WHAT TO PRODUCE:
Keep every line of the data below that has the string "sample" and present those lines.
**** TASK MATERIAL ****
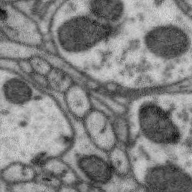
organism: Zebra finch
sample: Brain
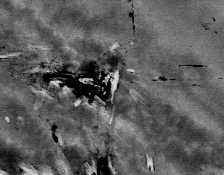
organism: Mouse
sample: Mouse Salivary gland
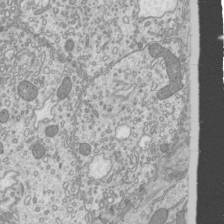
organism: Mouse
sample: Cilia; mouse epididymis
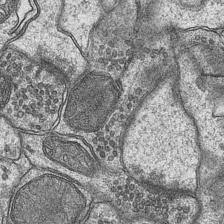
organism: Mouse
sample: CA1 Hippocampus
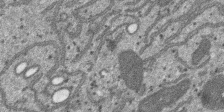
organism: Human
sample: Lung epithelial cells infected with SARS-CoV-2
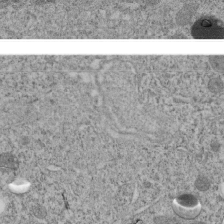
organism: C. elegans
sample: C. elegans embryo early stage
****
TASK OUTPUT:
sample: Brain
sample: Mouse Salivary gland
sample: Cilia; mouse epididymis
sample: CA1 Hippocampus
sample: Lung epithelial cells infected with SARS-CoV-2
sample: C. elegans embryo early stage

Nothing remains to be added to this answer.